地図で見ると高知市から南西に土讃線と国道56号線がほぼ並行して走っています。高知市は土佐湾の最深部にあり,国道58号線は土佐湾に沿ってゆるやかに弧を描くように南西に向かっています。土讃線はいったん西に向かい,それから南下して須崎市のあたりで国道と合流します。須崎市から10kmほど先に行ったところに土佐久礼の駅があります。

町名は高知県高岡郡中土佐町となります。周囲は山がちな地形となっています。北からの久礼川,西からの長沢川,南西からの大坂谷川が土佐湾に注ぐところにわずかな平地に町があります。

東は土佐湾の一部となっている久礼湾に面しており,湾の北側にあたる久礼川の河口付近に南北方向の大きな防波堤があり,その内側に小さな防波堤が浜を囲んでいます。作品中にはこの小さな防波堤はよく出てきます。
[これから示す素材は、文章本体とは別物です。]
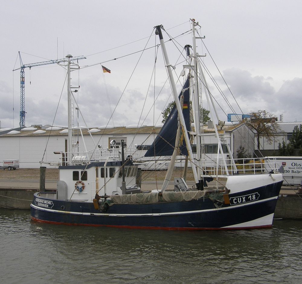 Krabbenkutter CUX 18 Goedeke Michel im Hafen

作者の青柳裕介氏は高知市から15kmほど東にある現在の香南市の出身であり,高知市内の中学校を卒業しています。

メジャーの仲間入りをした青柳氏

1970年代のビックコミックスには当時のメジャーとされていた漫画家の作品が目白押しに並んでいました。そのビッグコミックに「土佐の一本釣り」が連載されたということは青柳氏がメジャーの仲間入りをした証明でもあります。実際,この作品で氏は第25回小学館漫画賞(1980年)を受賞しています。
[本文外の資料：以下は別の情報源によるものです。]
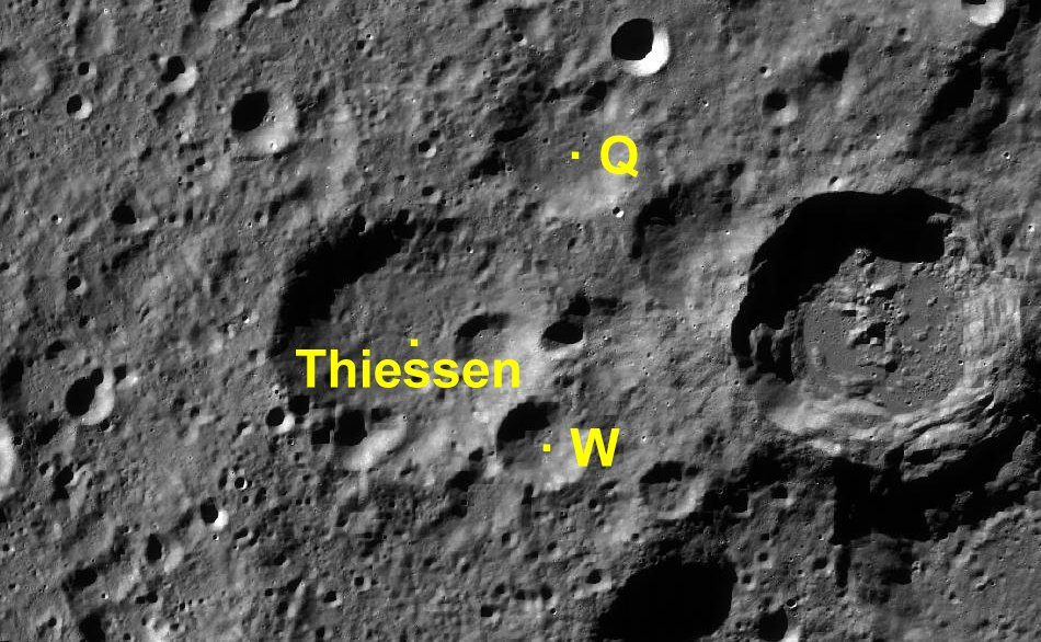 Cráter lunar Thiessen. Cráteres satélite. (Imagen LRO)

物語の舞台となる土佐久礼は小さな漁師町です。第1巻の最初のページには次のように紹介されています・・・国道とは名ばかりのでこぼこ道を左に曲がり,くるくるくねった道を登りつめると大きなむくの木がある。そこまでくるとワシ達の浜が真下に見える。

主人公の純平が中学を卒業してすぐにカツオ船に乗り込むところから物語りは始まります。「中学を出た若い者が初出漁じゃいという日は,浜の者がみんな見送りに来る」と説明されています。幼なじみの八千代は純平より2歳年上で高校に通っています。
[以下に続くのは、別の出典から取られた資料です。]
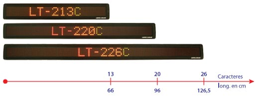 Unilíneas: relación entre longitud y cantidad de los cáracteres

浜のみんなに見送られて純平は初出漁に出発します。カツオ船における純平の仕事はカシキ(飯炊き)です。物語が連載と同じ時期の設定になっているとすれば1970年代の半ばのことになります。

日本は東京オリンピック(1964年),大坂万博(1970年)という高度成長を象徴する二大イベントを経ています。しかし,ニクソンショック(1971年)によりドルとの固定相場制は維持できなくなり,変動相場制のもとで円高が進行します。第一次オイルショック(1973年)もあり,日本経済が高度成長から安定成長への道を模索していた時期にあたります。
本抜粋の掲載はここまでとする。